In particular, the script:

  • finds if/which promoter regions of the genes in refSeq overlap with the detected peaks
  • extracts the NM trascript names for each of these genes from refSeq
  • extracts the ORF name and description from RefLink

To run the tools directly from any folder, you need to add the $CHIPSEEQERDIR and $CHIPSEEQERDIR/SCRIPTS to your $PATH variable. Read How to set the CHIPSEEQERDIR variable.

1. Type the command:

ChIPseeqerSummaryPromoters --targets=TF_targets.txt --lenu=2000 --lend=1000 --prefix=TF_targets_SUM --db=refSeq

The following options are available:

--peakfile=FILE File with ChIP-seq peaks.
--lenu=INT      Define the length upstream of TSS.
--lend=INT      Define the length downstream of TSS.
--suffix=STR    Define a suffix for output files.
--genome=STR    hg19 (human)
                hg18 (human)
                mm10 (mouse)
                mm9 (mouse)
                rn4 (rat)
                dm3 (drosophila)
                sacser (Saccharomyces cerevisiae)
--db=STR        refSeq (available for hg19, hg18, mm10, mm9, rn4, dm3)
                AceView (for hg19, hg18, mm9)
                Ensembl (for hg19, hg18, mm10, mm9, rn4, dm3)
                UCSCGenes (for hg19, hg18, mm10, mm9).
                Default is refSeq.
--verbose=INT   Verbose mode.

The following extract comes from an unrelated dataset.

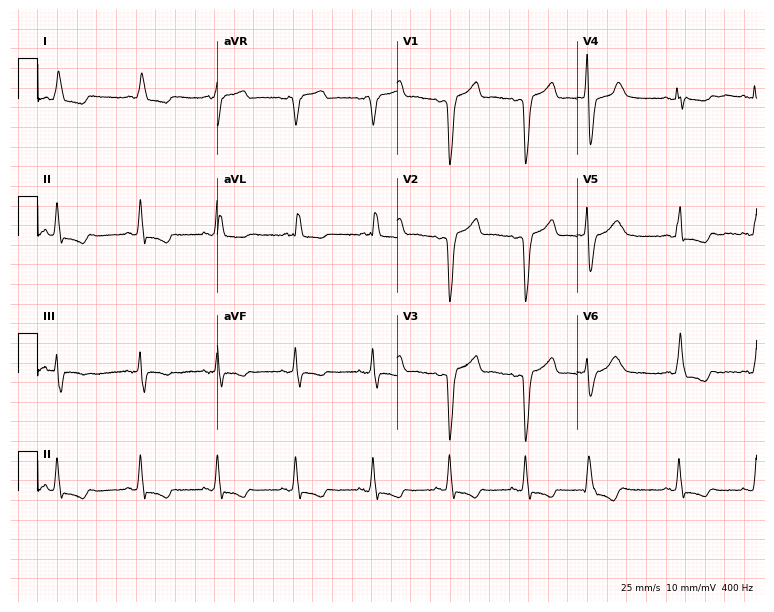
ECG (7.3-second recording at 400 Hz) — a female patient, 82 years old. Screened for six findings — first-degree AV block, right bundle branch block (RBBB), left bundle branch block (LBBB), sinus bradycardia, atrial fibrillation (AF), sinus tachycardia — none is recorded.
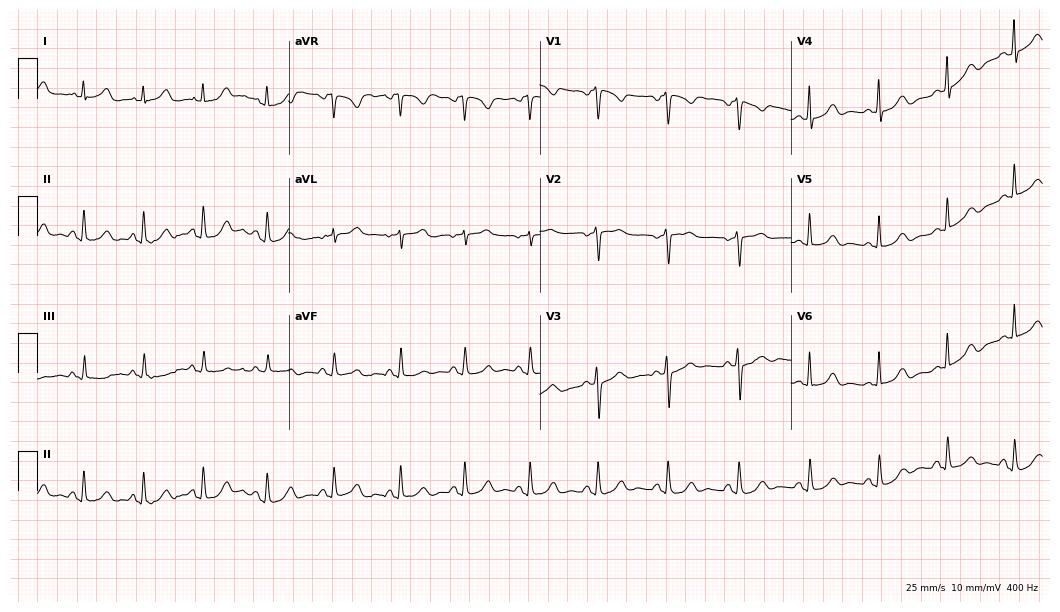
Standard 12-lead ECG recorded from a woman, 29 years old. None of these six findings is recorded: first-degree AV block, right bundle branch block (RBBB), left bundle branch block (LBBB), sinus bradycardia, atrial fibrillation (AF), sinus tachycardia.

Default is 0.

IMPORTANT: Note that in the --targets option you must enter the ChIPseeqer output file.

2. See the results. The output of this process are three files with the extensions: _ALL.NM, .NM and .SUM

  • The file that ends with _ALL.NM will look like this:
NM_201266	chr2	206254468	206255967	0
NR_027685	chr17	5262684		5264183		2	chr17-5262760-5263300	chr17-5264120-5264368
NM_001145290	chr11	124437222	124438721	1	chr11-124437939-124438230
NM_018087	chr1	54076264	54077763	1	chr1-54076648-54077169
NM_016252	chr2	32434599	32436098	0
NM_001012415	chr9	137730696	137732195	0
NM_181886	chr4	103967744	103969243	1	chr4-103968310-103968772
NM_001097595	chrX	52533130	52534629	0

Each row represents a transcript from refSeq, whereas the columns indicate:

TranscriptID	Chromosome	Transcription_Start_Position	Transcription_End_Position	Number_of_peaks_found	[peaks_found]
  • The file that ends with .NM will look like this:
NM_001079559	chr11	62250898	62252397	1	chr11-62252383-62252996
NM_001143965	chr6	13436250	13437749	1	chr6-13436046-13436609
NM_024800	chr3	132227383	132228882	2	chr3-132227552-132227676	chr3-132228056-132228356
NM_003262	chr3	171166273	171167772	3	chr3-171166199-171166351	chr3-171166471-171166714	chr3-171166829-171167327
NM_001098536	chr12	6830545		6832044		1	chr12-6831636-6832665
NM_014712	chr16	30875115	30876614	1	chr16-30876052-30876909
NM_018465	chr9	5427361		5428860		2	chr9-5427196-5427574	chr9-5428733-5429129
NM_001135662	chr1	204010734	204012233	1	chr1-204010920-204011505

This file is a filtered version of the previous one: Only the transcripts with detected peaks are shown (no 0 in column 5).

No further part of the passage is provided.